When your Website Slows Down, Don’t Frown

Turn that frown upside down

It can be a real nail biter to figure out why your site took a turn for the worst. While it may not have intentionally slipped into its sluggish habits, it did. This condition is not forever. You just have to get your site back on track. What trainer will be able to bust your site’s buns back in shape, you ask? The one and only, Deterministic Root Cause Algorithm.

The lean, mean, mathematical fighting machine tracks down the reason for high response time. In an N-tier architecture, the problem can be with the web server, the database server, or other server components. To effectively pinpoint the problem, we determine which server is the source of the high response time. The algorithm traces backwards, checking for a large increase in response time between each server. As soon as the large increase dissipates, we can narrow in on the server, the root cause of the high response time.

Here is the skinny: The slowness initially affects a server. Then, it propagates back toward the web server. We determine which resources had increased usage, and which specific processes were using these resources.

The Technical Details:

Alerts are automatically set up on each server for high response time. We set this to a lightning speed of 1 second for 5 consecutive minutes. As a user, you can then configure the threshold and duration desired.

When the average response time (ART) is calculated for a server, we consider the processes which we have intercepted and summarized. We want to get an accurate picture, so we only consider connections where that machine is the server, and not ones where it is a client. Once we see the impact on the server, we can fine tune the alert so the issue does not affect the connecting clients.

The Algorithm:

Let’s break it down:

1. If the threshold is reached for the length of the set duration, an alert will be triggered. We compare the ART for each minute of the duration to the ART for the previous hour. This allows us to calculate the ART over all connections to the server. If the ART for each minute is 50% higher than it was in the preceding hour, the root cause algorithm is in play. However, if this happens to not be the case, we trigger a normal resource alert, similar to alerts on high memory and CPU.

2. From the alerts sent on the initial server, we trace back to the connections. This machine serves as a client to other servers. For example, if the initial server is A, and it connects to a server B, then we get the ART for server B when server A is connected to it. If the value for each minute of the duration is at least 25% more than in the previous hour, we trace back to server B. But, if it is not the case, (you got it), it is the root cause.

3. If there are multiple servers to trace, which all have a 25% increase in response time, we follow every path. This can result in multiple root cause servers and/or multiple paths to a single root cause server. You want the report on all of them? You got it! If there are more than three paths to a server at the end of running the algorithm and we are not confident of the cause, we will keep you in the loop with a regular resource alert email until we can identify the cause.
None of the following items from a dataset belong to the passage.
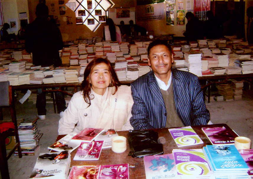 नेपाली: मिति ९ मङ्सिर, २०६४ मा राष्ट्रिय नाचघर जमल काठमाडौंमा साझा प्रकाशनले आयोजना गरेको वृहत् पुस्तक प्रदर्शनीमा कवि दिनेश अधिकारीका साथमा वानिरा गिरी
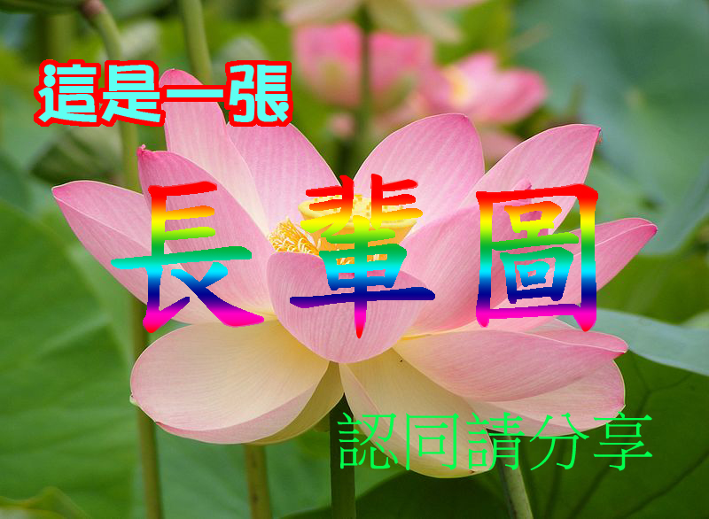 這是一個用以說明「長輩圖」的範例圖片
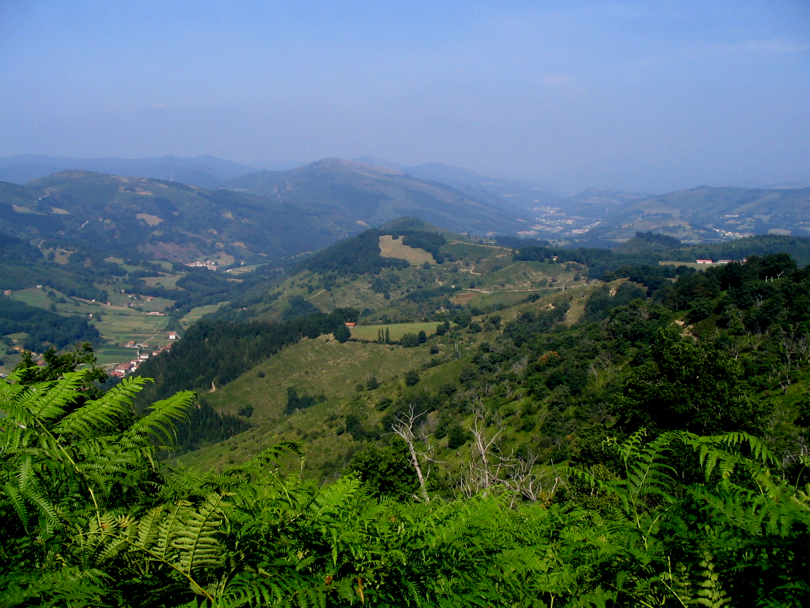 Borde sur la colline d'Amestia à Ituren (Navarre (Pyrénées).
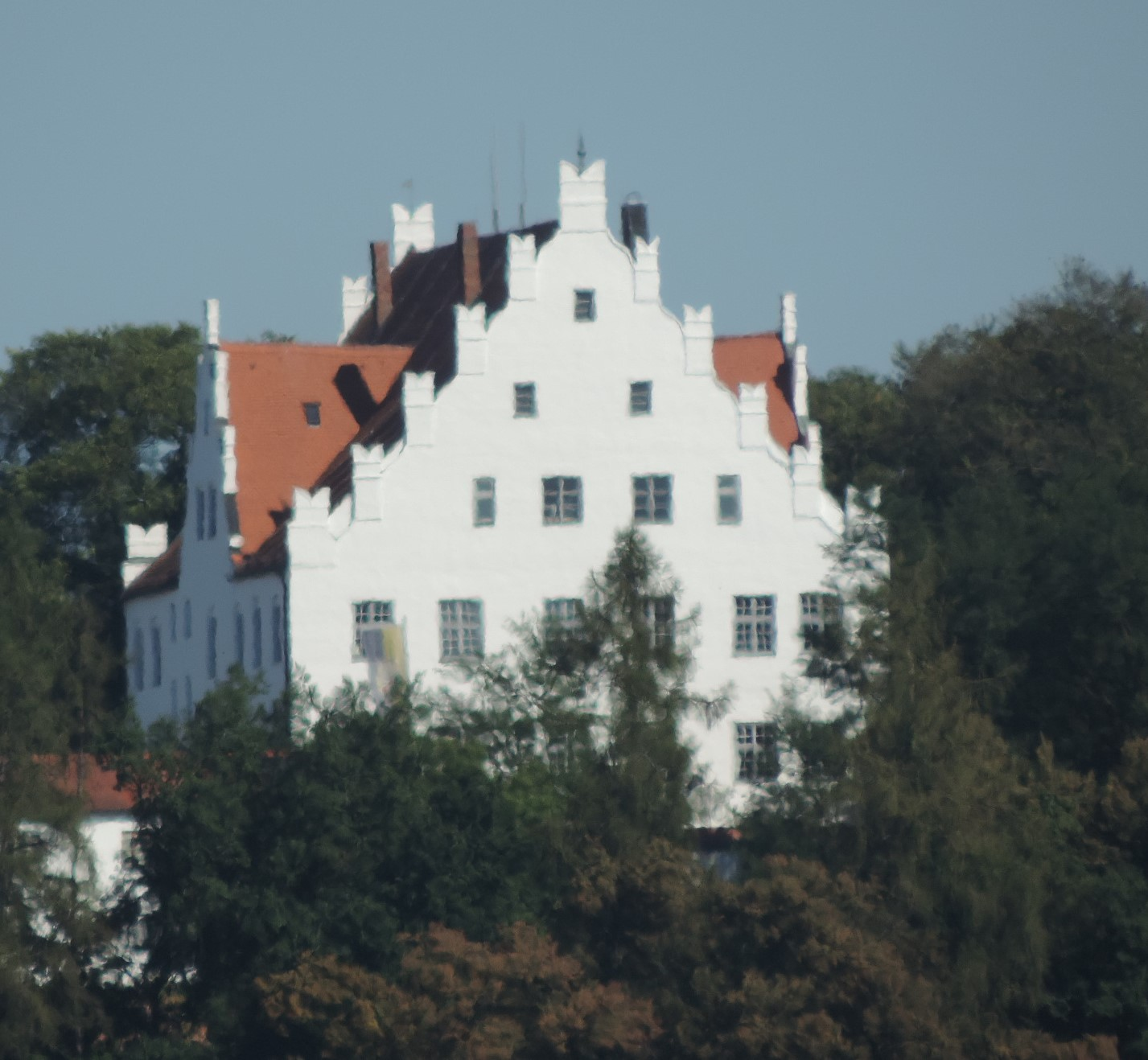 Schloss Neuburg im Kammeltal

4. Once we determine the root cause(s), we examine resource usage on the root cause server. We determine which resources had a large percent increase in usage. Then for each of these resources, we find which processes had the largest usage increase. Knowing this, we can report, for each root cause server, which resources had a large usage increase and which specific processes are the root cause.

Limitations:

As with everything, there is always a limitation. The ART is calculated based on the collected data from intercepted and summarized processes. But, if server processes are not intercepted, things just do not add up. Therefore, too many short-lived processes cannot be summarized. You can count on us to crunch the numbers and isolate the problem if we can.

This kind of limitation exists with the Postgres database. Because so much work is done in short lived processes, we often cannot record any ART value for Postgres. If the problem is with this database, there would be no way to trace it.

While we cannot guarantee that the resources and processes mentioned above are the root cause, we have a hunch that it is the case. And if not, we will not stop until we find it.

The Formula:

The greater increase in response time and resource usage, the more likely it will lead us to the accurate root cause.